Hypomethylating agents (HMAs) are the standard of care for patients with higher-risk myelodysplastic neoplasms (HR-MDS) and, in combination with venetoclax, for patients with acute myeloid leukemia (AML) who are not eligible for intensive chemotherapy (IC) or allogeneic stem cell transplantation (alloSCT). Nevertheless, responses occur only in around 50% of patients and are generally short-lived [1]. Thus, the majority of patients either do not respond to these agents or experience relapse, which associates a dismal outcome with a median survival of around 5 months [2]. Outside clinical trials, there are currently limited approved treatment options available for this patient population.

The receptor tyrosine kinase AXL is linked to the pathogenesis of myeloid malignancies and mediates chemotherapy resistance [3, 4]. Moreover, recent studies have shown that AXL inhibition enhances anti-leukemic immune responses [4, 5]. Given that AXL is known to be upregulated on leukemic MDS and AML stem cells [5,6,7]AXL inhibition has been explored as a potential new targeted therapy for patients with myeloid malignancies in several clinical trials [4, 5, 8].

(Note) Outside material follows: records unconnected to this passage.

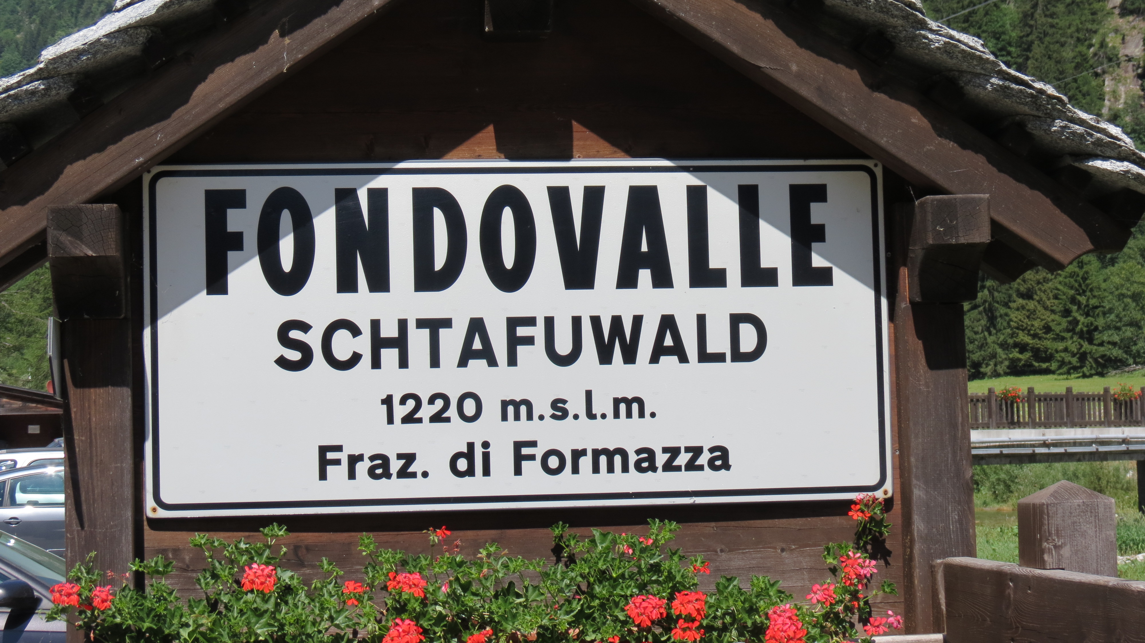 Zweisprachige Ortstafel in Pomatt/Formazza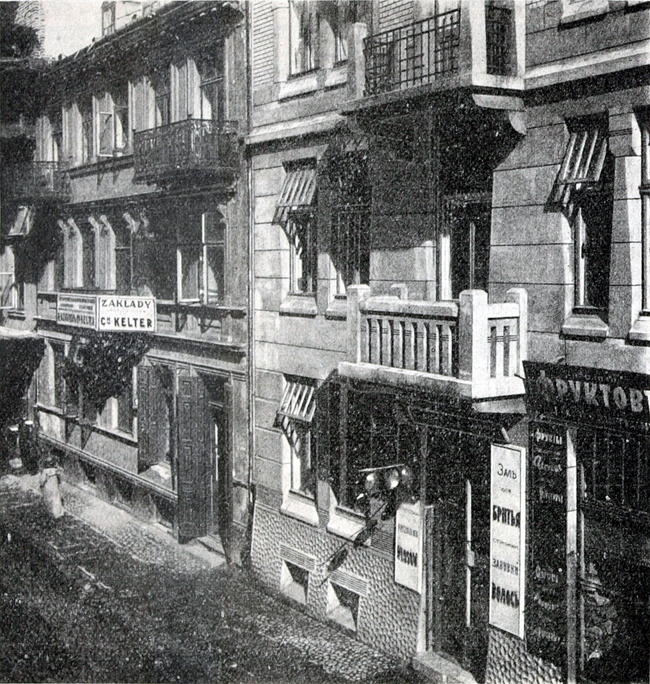 Drukarnia Chaima Keltera, w której wydrukowano pierwszy podręcznik języka esperanto L. Zamenhofa. Ul. Nowolipie 11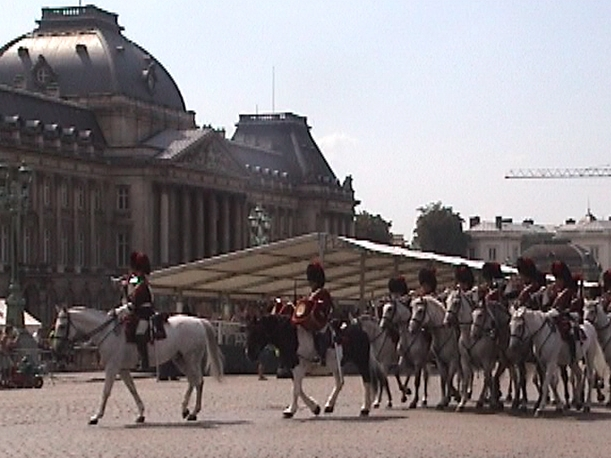 Corps des trompettes et du timbalier de l'escorte royale (Belgique)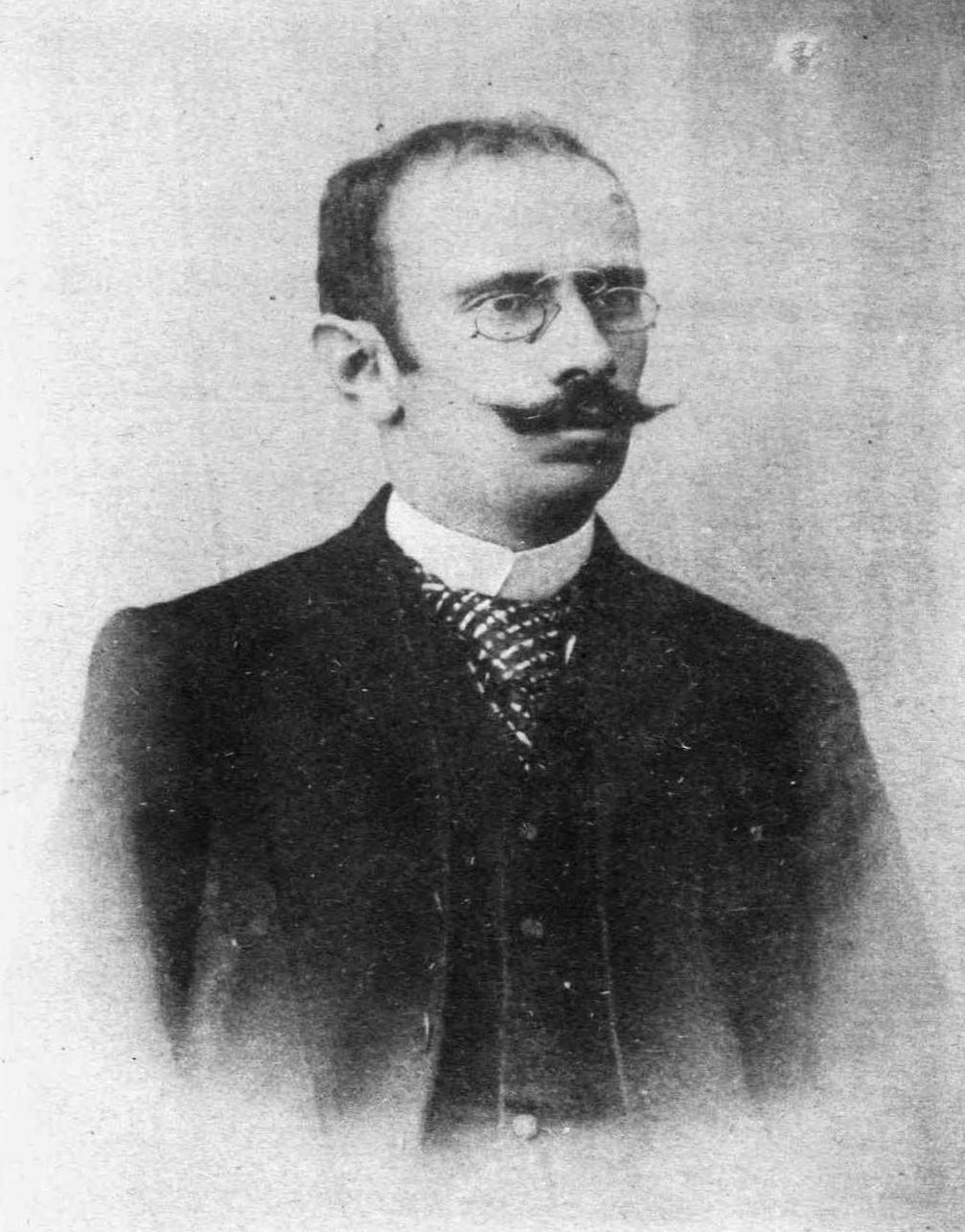 Griechischer Dichter, 19. Jahrhundert

The BERGAMO multicenter phase 2 trial (NCT03824080) evaluated the safety and efficacy of the oral, selective, small molecule AXL inhibitor bemcentinib (BEM) in patients with HR-MDS or AML not eligible for IC or alloSCT, refractory or relapsing after at least six cycles of azacitidine (AZA) or four cycles of decitabine (DAC). Patients were eligible if baseline bone marrow blast count by central morphology was ≥5% and ≥1 cytopenia according to IPSS-R was present. Patients received an initial loading dose of 400 mg BEM orally once daily administered on days 1–3 of cycle 1 and a maintenance dose of 200 mg BEM on days 4–28 of cycle 1 and in subsequent 28-day treatment cycles.

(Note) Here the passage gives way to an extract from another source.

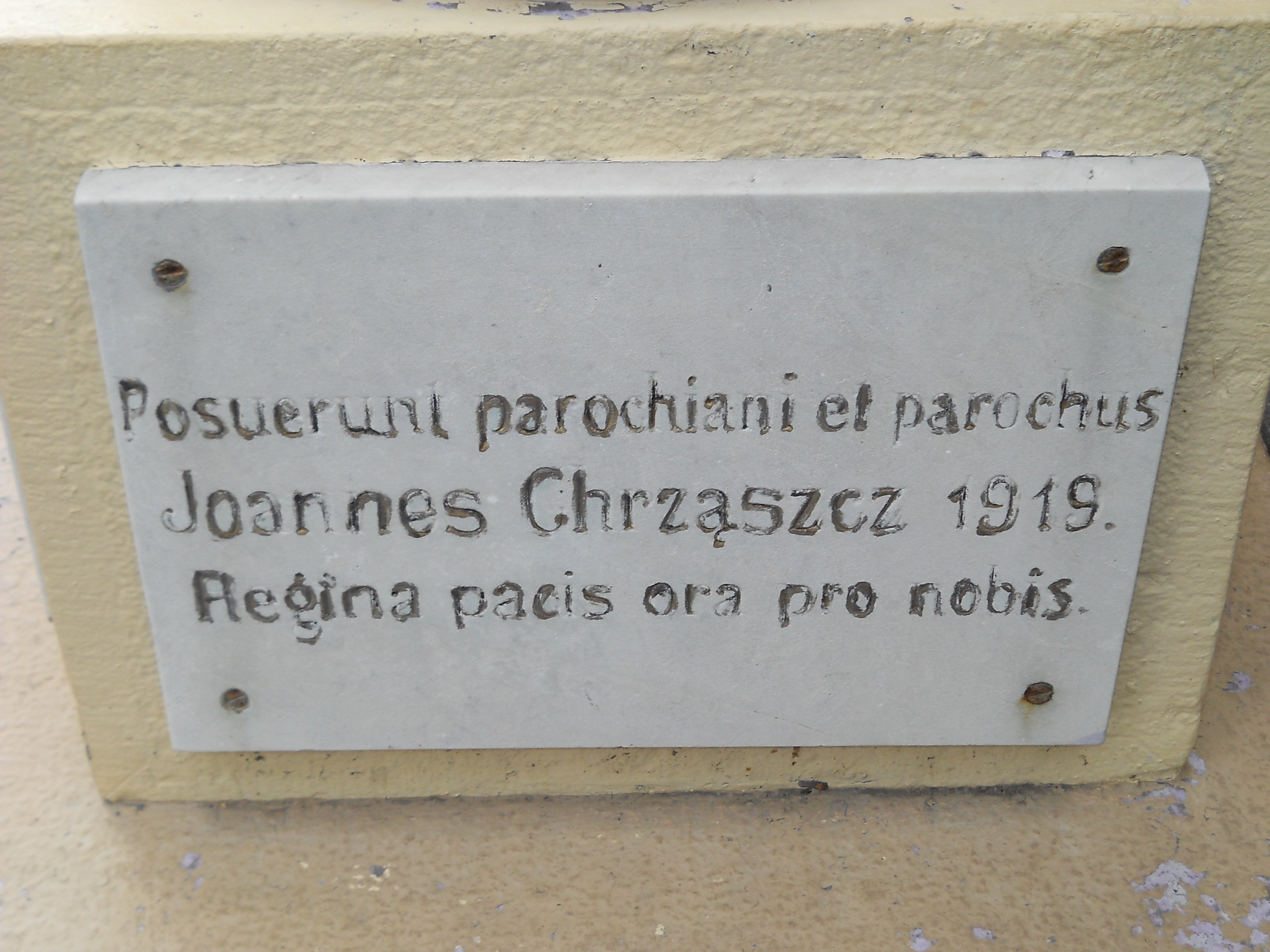 Pyskowice, ul. Poniatowskiego 10 - kościół parafialny pw. św. Mikołaja, kolumna maryjna, tablica (zabytek nr A/289/60 z 7.03.1960)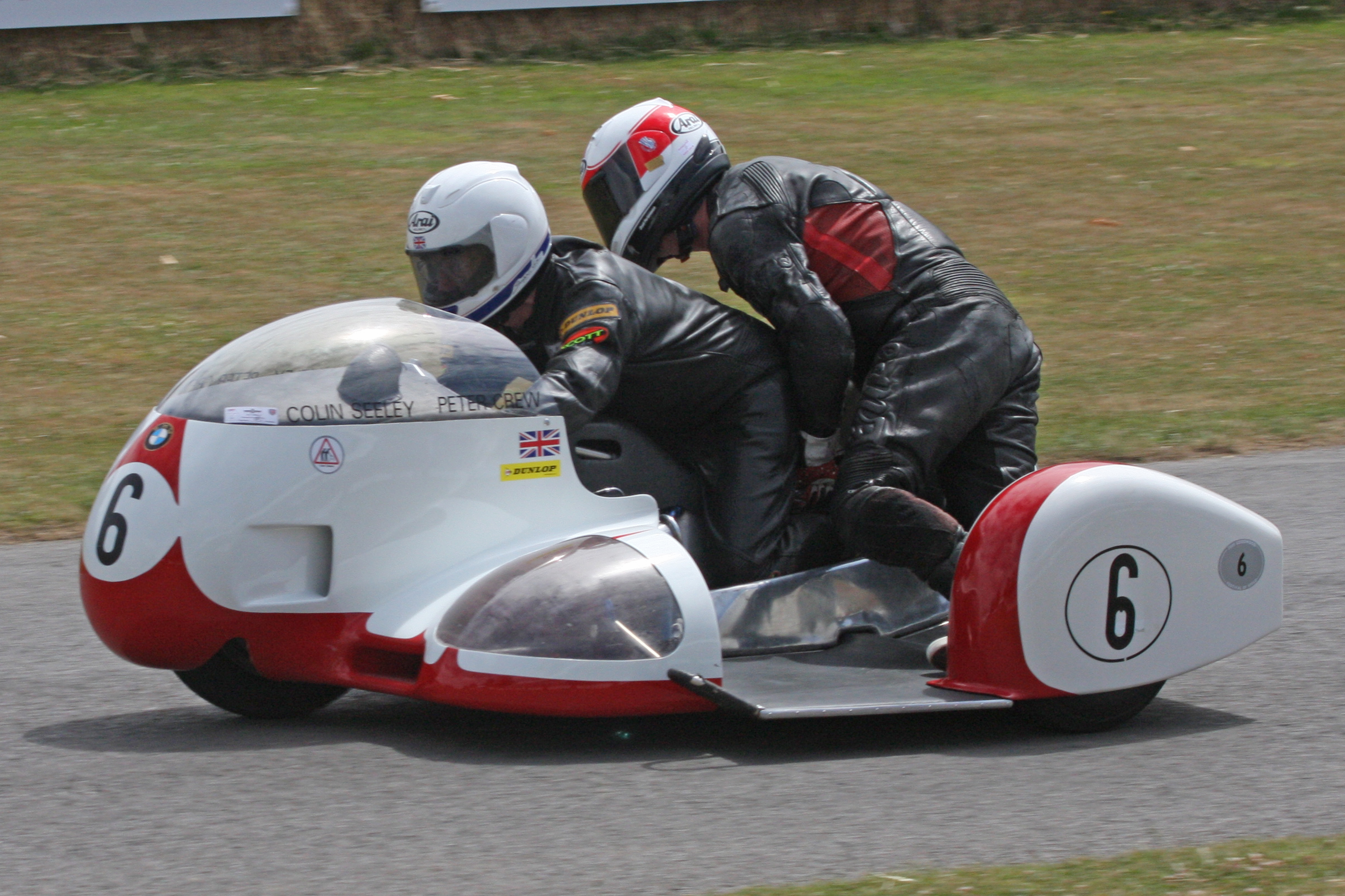 1968 BMW 750 Sidecar

The primary efficacy endpoint was the overall hematological response rate (OHR) defined as complete response (CR), marrow complete response (mCR), partial response (PR), stable disease (SD) or hematologic improvement (HI) according to the modified IWG 2006 criteria [9] and 2017 European LeukemiaNet (ELN) recommendations, respectively [10], as assessed at week 17 after four BEM treatment cycles. In the intention-to-treat analysis, the primary hypothesis (OHR ≤ 5% vs. OHR > 5%) was tested by one sample binomial test. Time to event endpoints were analyzed by Kaplan–Meier method.

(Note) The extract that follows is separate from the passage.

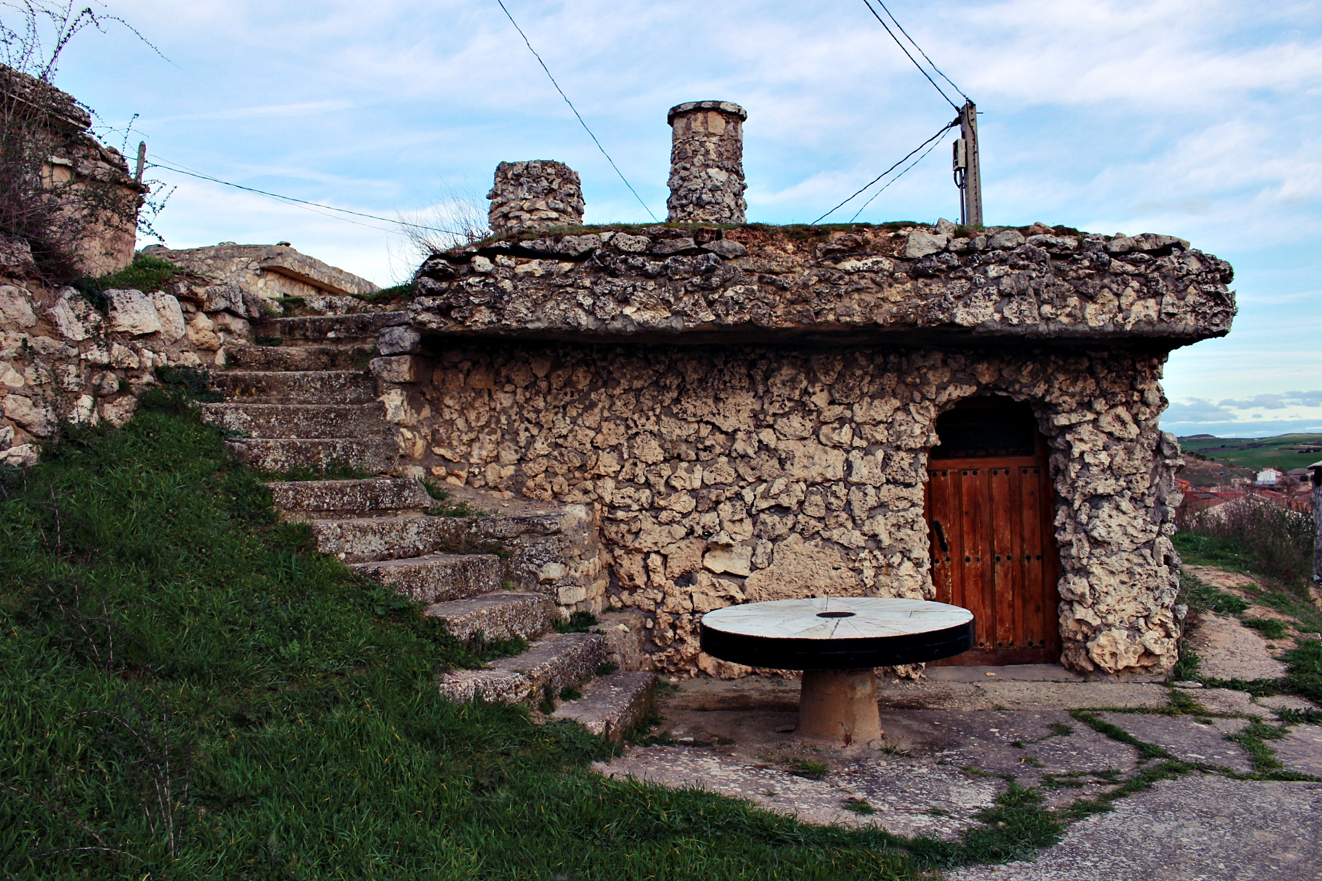 Bodega de Baltanás

All patients who achieved CR, mCR, PR, SD or HI (HI-E, HI-P, HI-N) after the first four BEM treatment cycles were considered as responders and allowed to continue treatment for up to nine treatment cycles. Non-responding patients stopped BEM treatment after the first four cycles. Secondary endpoints were rate and grade of toxicity as measured by NCI CTCAE 5.0, overall survival (OS), progression-free-survival (PFS), time to treatment failure, duration of response (DOR) and best overall response. Exploratory analyses evaluated the role of potential molecular biomarkers to predict response to BEM treatment in MDS and AML. Responders and non-responders were compared with respect to presence of specific mutations by Fisher’s exact test.

From 2018 to 2020, a total of 57 patients (MDS = 26, AML = 31) were screened at ten different trial sites in Germany and France within the ‘European Myelodysplastic Neoplasms Cooperative Group‘ (EMSCO). Forty-five patients (MDS = 18, AML = 27) were included (Table 1A) and received at least one cycle of BEM and were eligible for safety and efficacy analyses. Patients’ median age was 79 years (range 62–86 years) and median baseline hemoglobin in the total cohort was 8.7 g/dl (range 6.6–12.5 g/dl) with 44% of MDS patients being red blood cells (RBC) transfusion-dependent compared to 52% of AML patients. Platelet transfusions dependency at baseline was observed in 33% of MDS and 41% of AML patients, respectively. Median bone marrow blast count at screening in the MDS and AML cohorts was 13% and 33%, respectively. MDS patients were classified as IPSS-R intermediate (11%), high (44%) and very high risk (33%) (n = 2, 11% missing). AML patients were classified as favorable (26%), intermediate (26%) and adverse risk (37%) (n = 3, 11% missing) according to ELN 2017 [10] prognostic system. Fourty-three patients (96%) had received prior therapy with AZA and two patients (4%) with DAC, of whom one patient (2%) was considered as HMA intolerant, 10 patients (22%) were refractory and 34 patients (76%) relapsed after initial response to HMA treatment. The median number of prior AZA or DAC cycles was 13 (range 5–50 cycles). Median time interval between HMA failure and start of BEM treatment was 64 days (range 2–943 days).

Table 1 A. Patient baseline characteristics and response rates in the BERGAMO trial. B. Molecular genetics at screening.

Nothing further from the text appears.